_What you are asked to do_
Every line from the opening of the records to the line with "710.747 | 658.155 |" should be restated exactly, with both ends included and the pictures left out.
━━━━━ Data ━━━━━
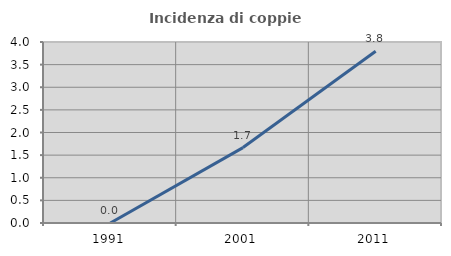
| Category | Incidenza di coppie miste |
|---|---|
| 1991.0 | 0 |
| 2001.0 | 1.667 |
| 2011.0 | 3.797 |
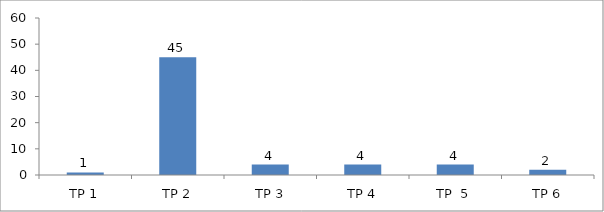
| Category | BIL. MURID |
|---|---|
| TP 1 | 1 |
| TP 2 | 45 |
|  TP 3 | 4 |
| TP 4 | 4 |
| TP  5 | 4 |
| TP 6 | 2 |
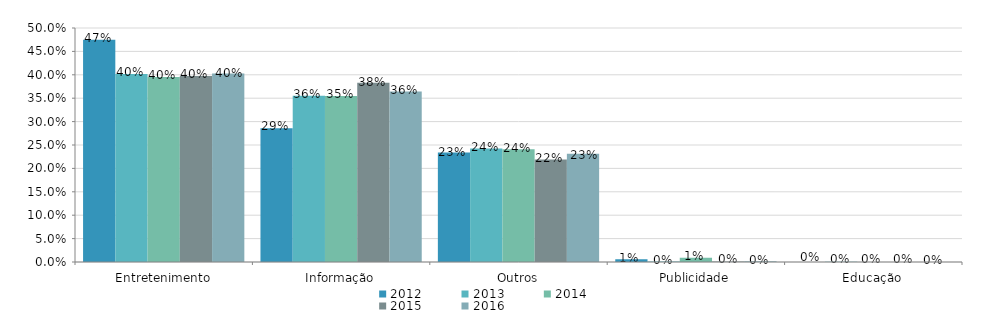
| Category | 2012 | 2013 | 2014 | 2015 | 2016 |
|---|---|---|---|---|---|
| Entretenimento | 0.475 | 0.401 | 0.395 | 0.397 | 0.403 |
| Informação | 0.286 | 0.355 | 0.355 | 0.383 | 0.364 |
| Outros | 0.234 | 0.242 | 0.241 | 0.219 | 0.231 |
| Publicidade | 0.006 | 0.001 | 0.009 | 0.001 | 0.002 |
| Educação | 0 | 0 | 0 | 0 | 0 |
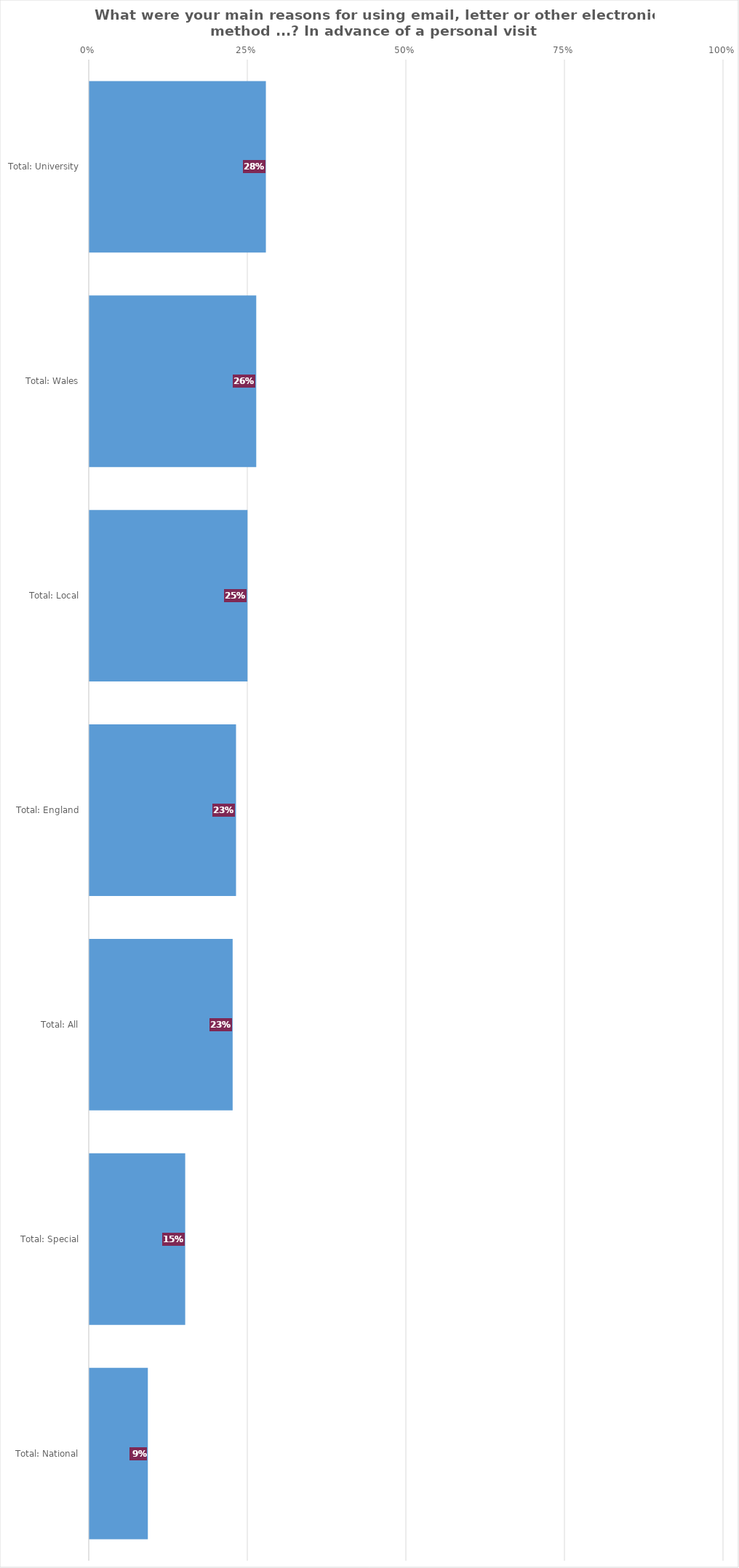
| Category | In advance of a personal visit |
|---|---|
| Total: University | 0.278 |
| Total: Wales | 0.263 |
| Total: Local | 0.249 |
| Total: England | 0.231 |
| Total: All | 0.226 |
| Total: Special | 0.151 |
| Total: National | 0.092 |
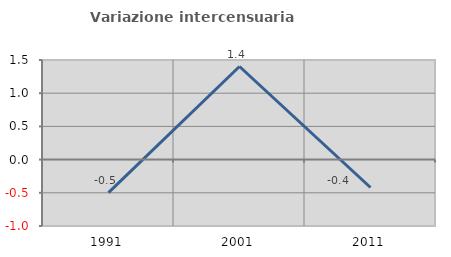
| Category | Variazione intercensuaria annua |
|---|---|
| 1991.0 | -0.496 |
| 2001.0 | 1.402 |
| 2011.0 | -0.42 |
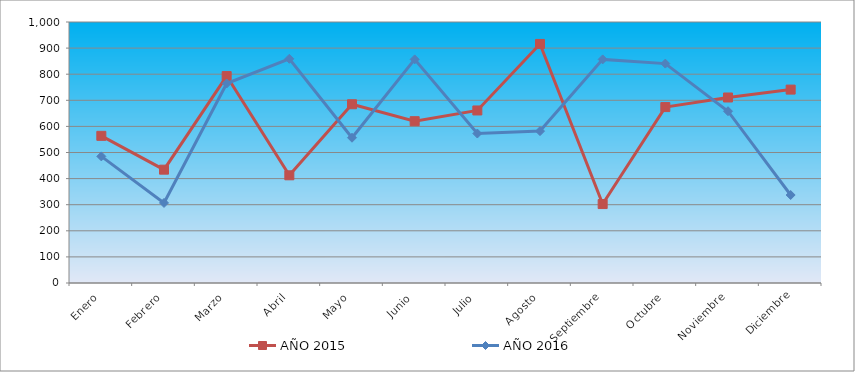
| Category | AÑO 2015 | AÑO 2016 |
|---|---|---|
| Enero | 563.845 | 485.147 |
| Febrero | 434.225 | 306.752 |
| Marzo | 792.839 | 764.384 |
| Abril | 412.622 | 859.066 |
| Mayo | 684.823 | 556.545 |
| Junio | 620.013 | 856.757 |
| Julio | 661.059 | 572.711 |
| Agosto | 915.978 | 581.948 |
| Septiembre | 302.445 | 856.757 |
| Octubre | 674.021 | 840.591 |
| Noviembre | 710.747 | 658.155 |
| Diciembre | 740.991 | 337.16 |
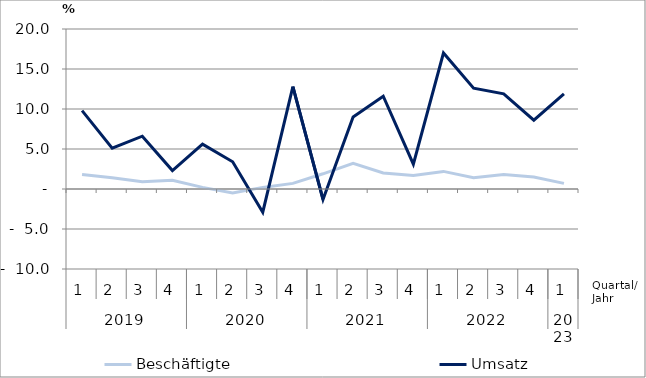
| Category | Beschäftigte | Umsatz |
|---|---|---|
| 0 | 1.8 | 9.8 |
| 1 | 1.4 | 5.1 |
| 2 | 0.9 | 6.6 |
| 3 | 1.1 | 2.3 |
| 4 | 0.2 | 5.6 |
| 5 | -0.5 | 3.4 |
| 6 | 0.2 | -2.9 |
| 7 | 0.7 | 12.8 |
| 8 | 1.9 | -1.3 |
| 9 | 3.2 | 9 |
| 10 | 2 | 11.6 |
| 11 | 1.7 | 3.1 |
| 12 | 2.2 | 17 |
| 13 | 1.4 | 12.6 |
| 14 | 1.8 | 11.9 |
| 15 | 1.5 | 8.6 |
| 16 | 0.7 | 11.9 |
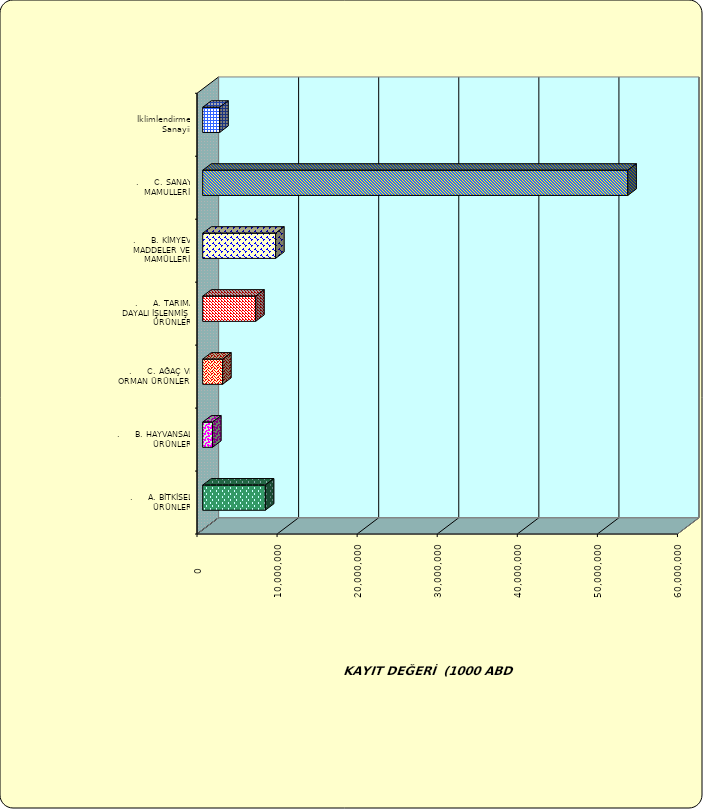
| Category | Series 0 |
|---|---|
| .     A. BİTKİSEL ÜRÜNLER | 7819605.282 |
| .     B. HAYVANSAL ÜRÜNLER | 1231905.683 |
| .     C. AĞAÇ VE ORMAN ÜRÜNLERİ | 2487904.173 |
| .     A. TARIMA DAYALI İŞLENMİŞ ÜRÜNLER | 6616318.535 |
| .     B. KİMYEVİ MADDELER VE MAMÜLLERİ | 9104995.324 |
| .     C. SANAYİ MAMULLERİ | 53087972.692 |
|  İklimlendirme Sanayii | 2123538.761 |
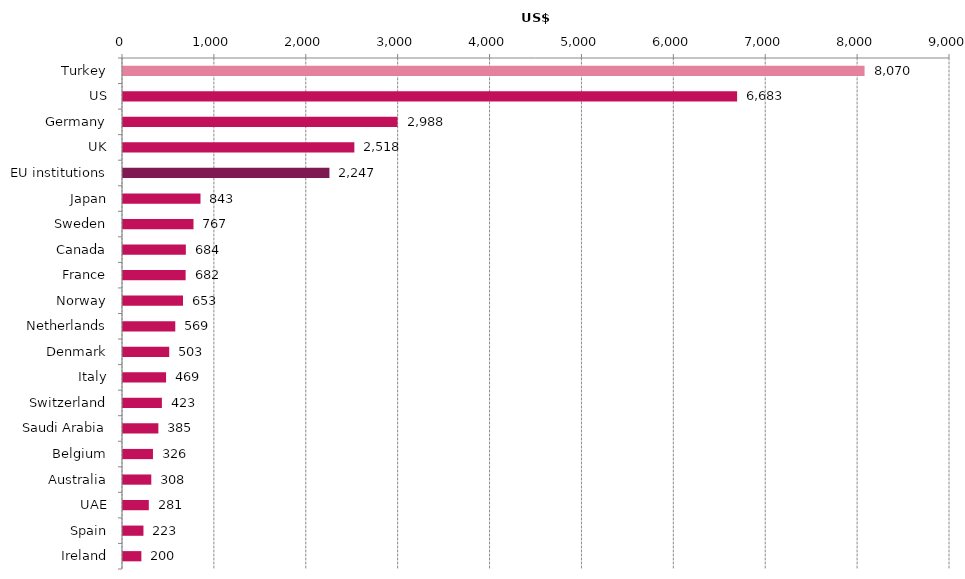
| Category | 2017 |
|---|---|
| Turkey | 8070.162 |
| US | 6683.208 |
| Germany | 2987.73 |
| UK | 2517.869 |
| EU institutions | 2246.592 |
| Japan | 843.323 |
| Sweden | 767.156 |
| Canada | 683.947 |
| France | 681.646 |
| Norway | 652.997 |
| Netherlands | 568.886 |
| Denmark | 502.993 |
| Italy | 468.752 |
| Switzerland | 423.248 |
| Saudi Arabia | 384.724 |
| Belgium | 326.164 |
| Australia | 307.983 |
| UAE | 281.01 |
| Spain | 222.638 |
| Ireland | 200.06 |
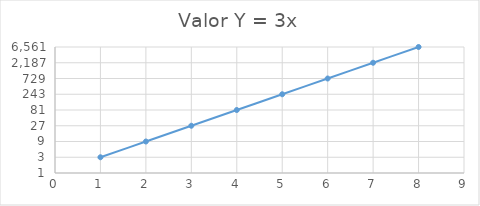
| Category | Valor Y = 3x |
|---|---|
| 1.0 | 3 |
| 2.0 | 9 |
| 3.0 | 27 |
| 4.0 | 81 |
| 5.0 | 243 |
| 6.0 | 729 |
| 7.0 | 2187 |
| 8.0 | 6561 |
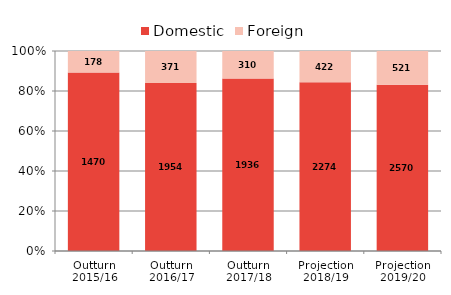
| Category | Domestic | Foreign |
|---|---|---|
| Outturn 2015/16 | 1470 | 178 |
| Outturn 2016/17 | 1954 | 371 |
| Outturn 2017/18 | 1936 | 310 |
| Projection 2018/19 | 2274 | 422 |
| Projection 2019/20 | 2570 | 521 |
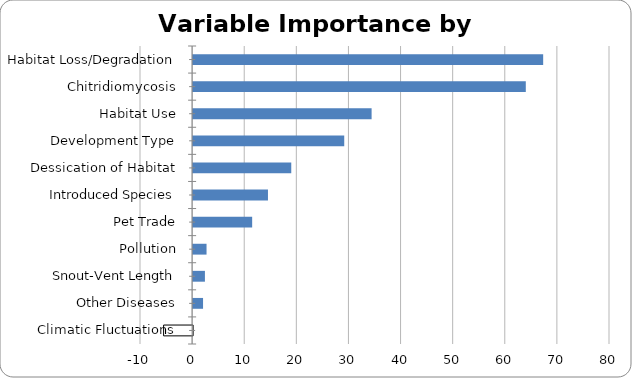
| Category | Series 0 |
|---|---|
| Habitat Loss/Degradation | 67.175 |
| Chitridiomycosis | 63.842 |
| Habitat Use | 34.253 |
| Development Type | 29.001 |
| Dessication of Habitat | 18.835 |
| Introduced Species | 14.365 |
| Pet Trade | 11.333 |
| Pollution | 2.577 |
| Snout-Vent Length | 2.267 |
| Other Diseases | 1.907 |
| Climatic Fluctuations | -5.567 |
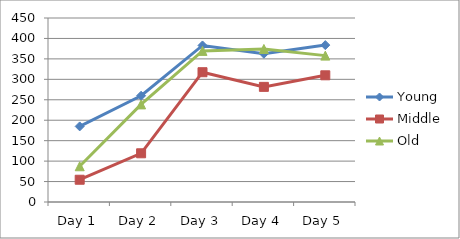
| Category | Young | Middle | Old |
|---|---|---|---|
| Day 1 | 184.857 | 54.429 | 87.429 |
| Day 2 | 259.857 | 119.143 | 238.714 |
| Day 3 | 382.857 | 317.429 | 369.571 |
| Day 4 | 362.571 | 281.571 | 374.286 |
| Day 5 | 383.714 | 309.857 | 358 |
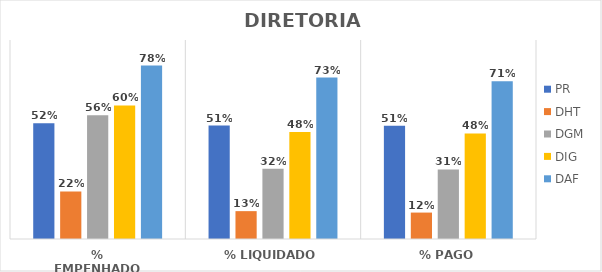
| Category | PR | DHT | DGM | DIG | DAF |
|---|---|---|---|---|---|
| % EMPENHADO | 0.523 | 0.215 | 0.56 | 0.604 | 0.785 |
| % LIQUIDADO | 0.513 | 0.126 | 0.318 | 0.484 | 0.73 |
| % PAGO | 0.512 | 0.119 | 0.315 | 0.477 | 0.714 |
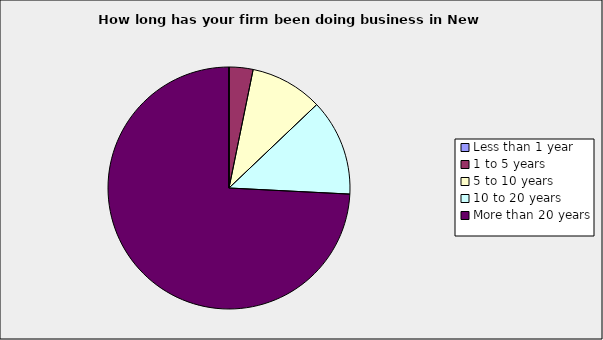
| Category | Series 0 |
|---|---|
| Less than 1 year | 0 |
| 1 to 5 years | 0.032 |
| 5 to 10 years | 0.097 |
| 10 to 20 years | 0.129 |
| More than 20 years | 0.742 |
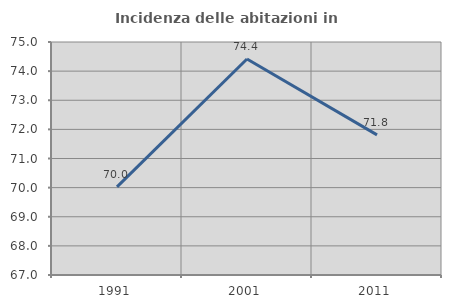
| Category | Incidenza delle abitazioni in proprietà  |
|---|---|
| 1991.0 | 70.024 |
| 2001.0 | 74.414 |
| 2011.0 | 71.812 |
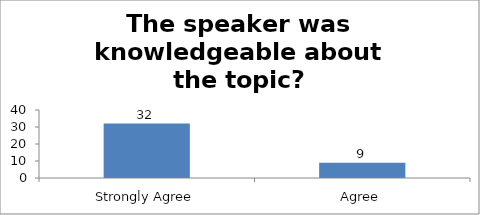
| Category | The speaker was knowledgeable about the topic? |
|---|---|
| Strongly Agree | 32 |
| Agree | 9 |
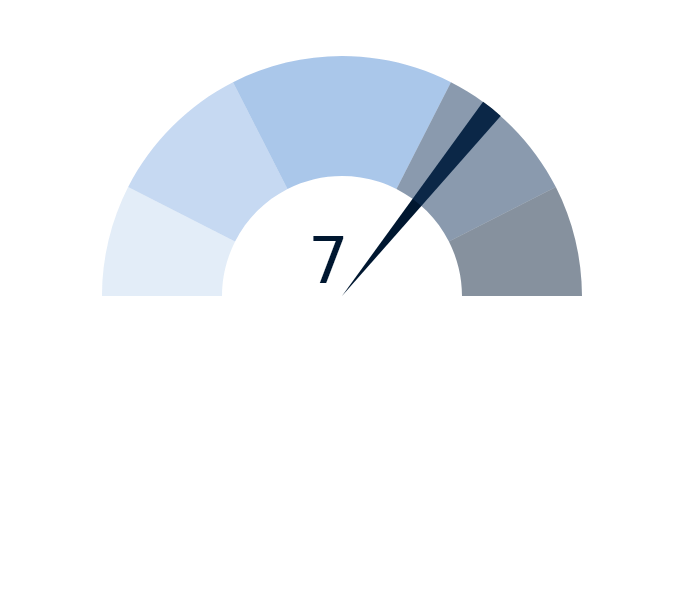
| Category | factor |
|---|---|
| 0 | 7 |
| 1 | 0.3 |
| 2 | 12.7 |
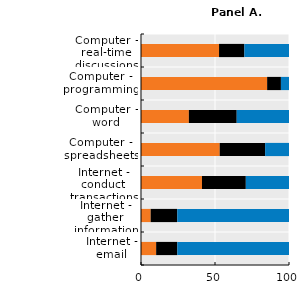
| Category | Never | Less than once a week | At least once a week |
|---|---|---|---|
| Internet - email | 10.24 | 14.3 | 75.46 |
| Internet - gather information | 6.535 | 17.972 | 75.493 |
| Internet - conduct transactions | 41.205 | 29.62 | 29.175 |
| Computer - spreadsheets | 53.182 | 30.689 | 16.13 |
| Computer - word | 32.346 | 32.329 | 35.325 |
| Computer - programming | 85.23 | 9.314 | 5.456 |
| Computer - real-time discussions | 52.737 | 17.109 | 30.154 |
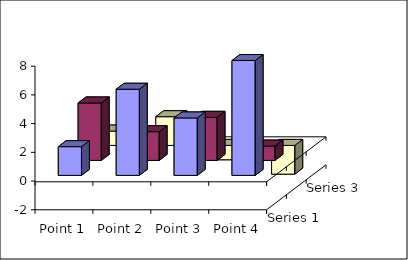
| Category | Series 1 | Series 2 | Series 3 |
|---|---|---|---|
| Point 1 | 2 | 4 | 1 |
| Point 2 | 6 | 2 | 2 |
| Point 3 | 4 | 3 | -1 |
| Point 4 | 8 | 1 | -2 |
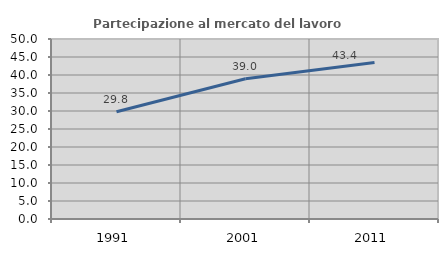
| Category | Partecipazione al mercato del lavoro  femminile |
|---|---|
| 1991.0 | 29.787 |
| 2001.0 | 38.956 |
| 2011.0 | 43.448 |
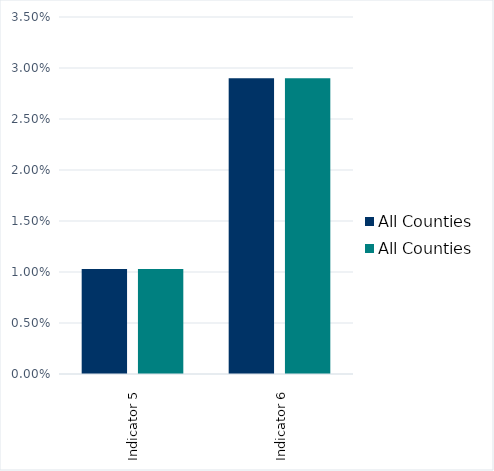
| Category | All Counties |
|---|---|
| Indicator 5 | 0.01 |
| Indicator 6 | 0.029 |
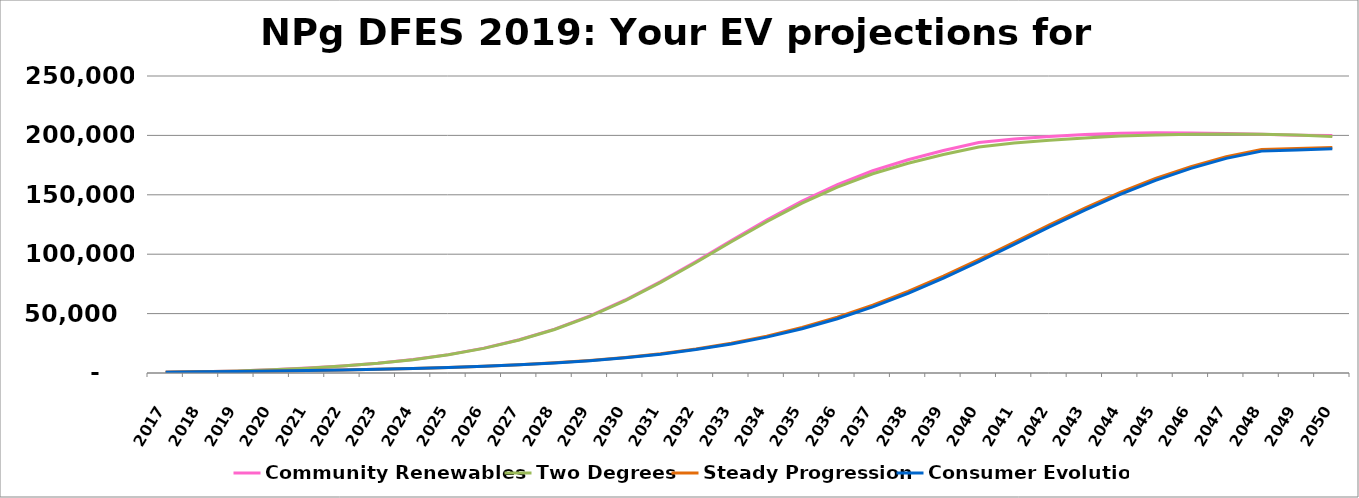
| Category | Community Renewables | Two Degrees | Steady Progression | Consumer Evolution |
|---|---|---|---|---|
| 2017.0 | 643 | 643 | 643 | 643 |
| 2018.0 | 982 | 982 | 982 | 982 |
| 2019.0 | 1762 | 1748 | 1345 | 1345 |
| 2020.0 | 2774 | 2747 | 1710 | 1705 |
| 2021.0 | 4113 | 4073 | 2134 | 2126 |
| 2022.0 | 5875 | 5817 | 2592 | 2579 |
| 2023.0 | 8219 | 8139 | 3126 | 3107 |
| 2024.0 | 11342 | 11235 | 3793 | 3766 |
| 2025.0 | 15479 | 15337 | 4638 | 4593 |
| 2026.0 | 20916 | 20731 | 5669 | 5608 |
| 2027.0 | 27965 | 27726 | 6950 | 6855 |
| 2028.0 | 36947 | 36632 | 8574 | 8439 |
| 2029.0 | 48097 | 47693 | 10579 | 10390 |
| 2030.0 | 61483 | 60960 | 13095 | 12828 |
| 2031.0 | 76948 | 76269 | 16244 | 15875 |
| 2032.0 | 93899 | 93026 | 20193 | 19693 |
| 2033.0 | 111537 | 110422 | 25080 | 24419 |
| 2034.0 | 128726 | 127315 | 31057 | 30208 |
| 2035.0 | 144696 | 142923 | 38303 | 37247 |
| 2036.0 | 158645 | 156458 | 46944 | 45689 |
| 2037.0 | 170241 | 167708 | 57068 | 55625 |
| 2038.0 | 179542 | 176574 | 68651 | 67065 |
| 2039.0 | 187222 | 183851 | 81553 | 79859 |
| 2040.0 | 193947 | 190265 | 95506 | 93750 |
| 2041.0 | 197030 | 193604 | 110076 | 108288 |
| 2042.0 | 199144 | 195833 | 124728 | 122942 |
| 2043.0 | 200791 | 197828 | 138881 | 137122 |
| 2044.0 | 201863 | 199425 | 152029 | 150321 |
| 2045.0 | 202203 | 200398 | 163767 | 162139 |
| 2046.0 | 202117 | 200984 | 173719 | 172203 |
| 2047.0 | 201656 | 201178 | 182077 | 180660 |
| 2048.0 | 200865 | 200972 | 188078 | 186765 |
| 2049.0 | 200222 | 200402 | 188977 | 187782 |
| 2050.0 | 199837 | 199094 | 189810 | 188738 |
━━━━━
_Expected answer_
| Category | Incidenza di coppie miste |
|---|---|
| 1991.0 | 0 |
| 2001.0 | 1.667 |
| 2011.0 | 3.797 |
| Category | BIL. MURID |
|---|---|
| TP 1 | 1 |
| TP 2 | 45 |
|  TP 3 | 4 |
| TP 4 | 4 |
| TP  5 | 4 |
| TP 6 | 2 |
| Category | 2012 | 2013 | 2014 | 2015 | 2016 |
|---|---|---|---|---|---|
| Entretenimento | 0.475 | 0.401 | 0.395 | 0.397 | 0.403 |
| Informação | 0.286 | 0.355 | 0.355 | 0.383 | 0.364 |
| Outros | 0.234 | 0.242 | 0.241 | 0.219 | 0.231 |
| Publicidade | 0.006 | 0.001 | 0.009 | 0.001 | 0.002 |
| Educação | 0 | 0 | 0 | 0 | 0 |
| Category | In advance of a personal visit |
|---|---|
| Total: University | 0.278 |
| Total: Wales | 0.263 |
| Total: Local | 0.249 |
| Total: England | 0.231 |
| Total: All | 0.226 |
| Total: Special | 0.151 |
| Total: National | 0.092 |
| Category | Variazione intercensuaria annua |
|---|---|
| 1991.0 | -0.496 |
| 2001.0 | 1.402 |
| 2011.0 | -0.42 |
| Category | AÑO 2015 | AÑO 2016 |
|---|---|---|
| Enero | 563.845 | 485.147 |
| Febrero | 434.225 | 306.752 |
| Marzo | 792.839 | 764.384 |
| Abril | 412.622 | 859.066 |
| Mayo | 684.823 | 556.545 |
| Junio | 620.013 | 856.757 |
| Julio | 661.059 | 572.711 |
| Agosto | 915.978 | 581.948 |
| Septiembre | 302.445 | 856.757 |
| Octubre | 674.021 | 840.591 |
| Noviembre | 710.747 | 658.155 |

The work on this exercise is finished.